いつまでもデブと思うなよ』岡田斗司夫著、新潮新書、700円(税別)

 さすがはオタキング、読ませ巧者だ。面白い。が、本当に面白くなるのは、読み終わってからである。コクが満点、というかありすぎ。

 著者のブログによると現時点で16万部出ているそうで、すでにベストセラー射程内、このタイミングで内容紹介なんかしても間抜けだから(みんなもう知ってるでしょ?)、少し踏み込んでみたい。

 さて、いきなり結論めくが、本書は二面性を備えた書物である。具体的にはこうなるかな。

  1. 1年間で50キロやせた「レコーディング・ダイエット」の手引きおよび体験録という実用書的側面
  2. 「見た目主義社会」に対する(身を挺しての)社会批評的側面

 断っておくと、私はBMIが19前後の標準体型でダイエットの必要はとくになく、したがって実用書としては読んでいない。

 初っ端、第1章で岡田は、日本社会はもはや「見た目主義社会」になっていると断言する。イケメンのほうが有利とかってレベルじゃなく、「見た目の印象」が「ファースト・ラベル(もっとも重要な情報)」として個人の社会的価値を決める時代になったというのだ。

 この社会では、外見によって人は「キャラ」設定をされる。太っている人はもちろん「デブ」だ。そして、このキャラは、学歴や家柄、仕事の評価や内面なんかではまず上書きされない。

 「見た目」によって貼られたラベル=キャラを変更することがかぎりなく困難である以上、「見た目」を良くする、つまり「デブ」であることから脱却するのが「もっとも経済効果のいい対応策」である、と結論される。

 ロジカルである。本人も言及しているけれど、ある意味では、出世作『ぼくたちの洗脳社会』(朝日新聞社)の変奏でもある。
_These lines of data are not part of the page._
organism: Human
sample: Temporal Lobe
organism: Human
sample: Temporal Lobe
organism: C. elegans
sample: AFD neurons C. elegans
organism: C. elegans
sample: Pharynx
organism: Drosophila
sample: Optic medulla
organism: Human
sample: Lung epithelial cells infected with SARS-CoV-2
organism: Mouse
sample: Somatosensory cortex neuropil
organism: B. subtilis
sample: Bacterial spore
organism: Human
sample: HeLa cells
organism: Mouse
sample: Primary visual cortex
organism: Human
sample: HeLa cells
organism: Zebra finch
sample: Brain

 この論評が第1章に置かれたことで、オタキングのダイエットは、「見た目主義社会」に対する、身を挺しての批評的実践じみたニュアンスを帯びるだろう。

 ところで、いまではほとんど意識されないけれど、ダイエットというのは、ニューエイジ運動に付随して発展というか展開してきた歴史を持つ。詳しくは、海野弘『世紀末シンドローム』(新曜社)や阿部嘉昭『精解サブカルチャー講義』(河出書房新社)などを参照のこと。

見た目を良くして、よりよき「周囲からの評価」を

 ニューエイジのいちばんの特徴は、身体性と精神性に価値を置き、お手軽に自己変容(改革)を目指すところにあった。政治的に挫折したヒッピーたちは社会に潜り込み、資本主義とニューエイジを融合させ、自己啓発というかたちに昇華する。だから、ビジネスとニューエイジはいまでもきわめて相性がいい。
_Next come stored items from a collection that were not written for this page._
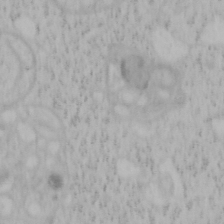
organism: Mouse
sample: OT-I killer T cells with ID8 ovarian cancer cells
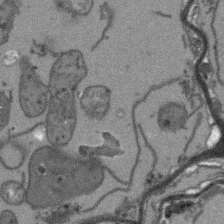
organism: Arabidopsis thaliana
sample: Root tip
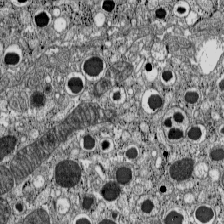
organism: C57BL Mouse
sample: Pancreatic islet
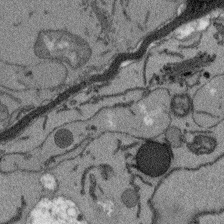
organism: Arabidopsis thaliana
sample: Root tip
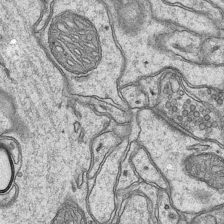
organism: Mouse
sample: CA1 Hippocampus
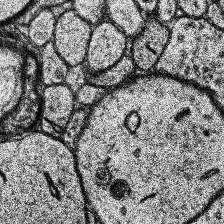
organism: Human
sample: Temporal Lobe
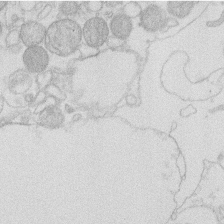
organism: Human
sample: Macrophage cells
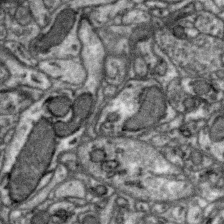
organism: Zebra finch
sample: Brain
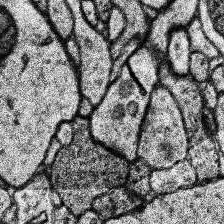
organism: Human
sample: Temporal Lobe
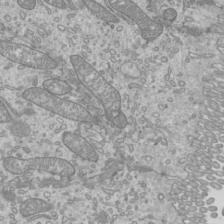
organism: Mouse
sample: Cilia; mouse epididymis
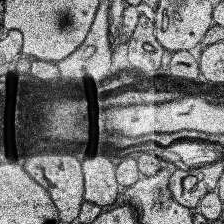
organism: Human
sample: Temporal Lobe

 さて、小飼弾氏がブログ「404 Blog Not Found」の書評でいち早く指摘していたが、「レコーディング・ダイエット」は、日本でもカルトになりつつある「ライフハック」系の仕事術「GTD(=Getting Things Done)」と、まったく同じ方法論でできている。

 GTDとは、タスクを書き出すことで、行動をシステム化し、高い生産性を獲得するメソッドであり、目指されているのは「よりよき人生の実現」である。

 小飼氏はこの一致を偶然と見たのか、「面白い」と軽くやりすごしているのだが、偶然で片づけるにはできすぎだろう。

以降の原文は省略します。